Every Woodworker Needs a Cutting Gauge
This must-have layout tool will help you get tight joints every time.
Synopsis: The cutting gauge is indispensable for furniture making. It’s perfect for marking dovetail and tenon shoulders, and can be used to sever fibers and minimize tearout before making a crossgrain cut with a tablesaw or router. Timothy Rousseau takes a look at the two types of cutting gauge and shows how to sharpen and tune up the cutter so it will give you the precise line you need to make tight joinery.
Tight joinery begins with crisp, accurate layout. This is why a scribed or cut line is better than a pencil line for most layout work. A knife and square can be used for most (if not all) layout jobs, but I find that a gauge is often more efficient and accurate. The three most commonly used in woodworking are the marking gauge, the mortise gauge, and the cutting gauge. Marking and mortise gauges use a pointed pin to scribe lines with the grain, while a cutting gauge has a knifelike blade that slices fibers across the grain.

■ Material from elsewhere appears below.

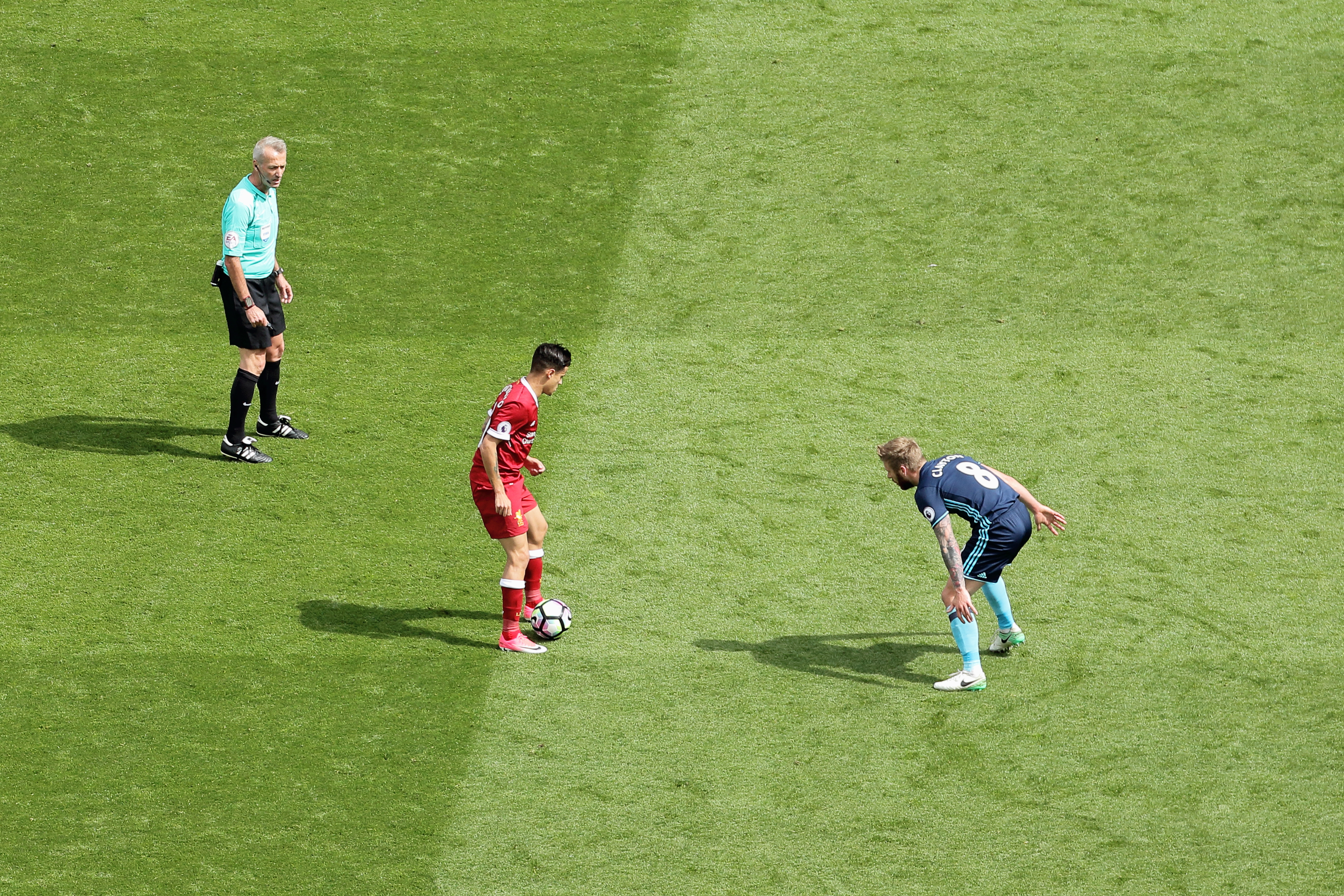 Stepover 4
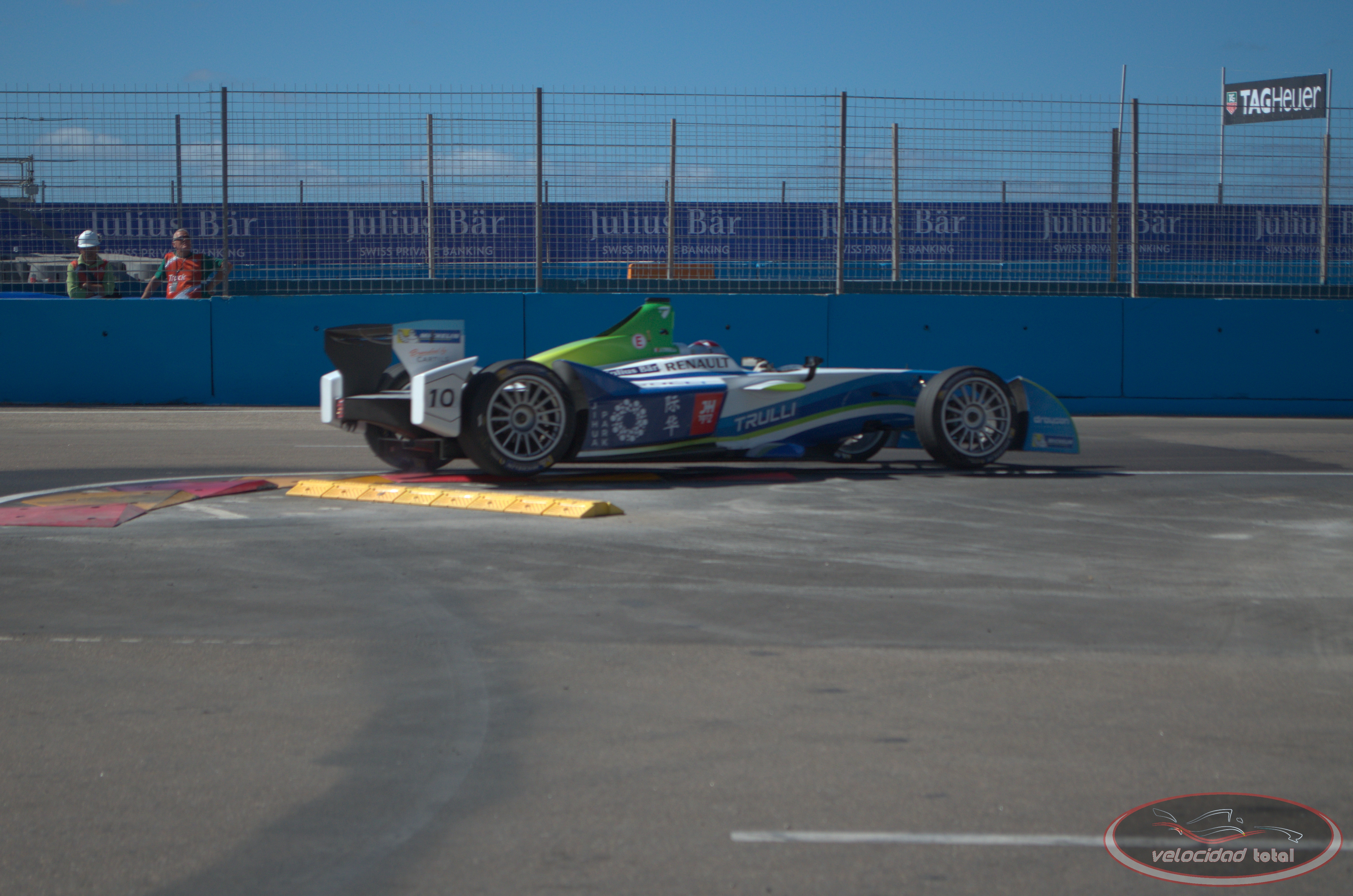 Solo se permite el uso de esta imagen mencionando a Velocidad Total como su autor. Imagen del equipo Trulli de Fórmula E, durante el Punta del Este ePrix de 2014.

All three are necessary if you cut joinery by hand, particularly the mortise-and-tenon. However, if you use a powered apprentice to cut mortises and tenons, then the marking and mortise gauges won’t get much use. The cutting gauge, however, is an indispensable tool for furniture making regardless of which tools you use to cut joinery. It’s perfect for marking dovetail and tenon shoulders, and can be used to sever fibers and minimize tearout before making a crossgrain cut with a tablesaw or router.
There are two types of cutting gauges. Wheel gauges have a steel beam with a round cutter at the end. The fence is usually round, too. These work fine, but I prefer the traditional-style cutting gauge with a wooden beam and fence. The cutter is often a spear-point knife that is held in the beam by a wedge. Because they have a wider fence, I find these gauges track the edge of the board more easily than wheel gauges. However, before you put one to use, it’s a good idea to give it a quick tune-up. It’s not hard, and I’ll show you what to do.
Tweak the fence and cutter
Start with the fence, which must be flat (check it with a 12-in. rule) so that it glides smoothly along the workpiece. Any hiccup caused by the fence is transferred to the cutter, leaving a hiccup in your layout line, too. The result? Joints that aren’t as tight as they could be. Check that the beam is square to the fence. If it’s not, use a chisel to pare the wall of the mortise square, then glue a thin shim to the pared wall so that the beam slides smoothly in the mortise. If the beam is square, slide it back and forth in the mortise. If it is difficult to move, file the mortise until the beam slides smoothly.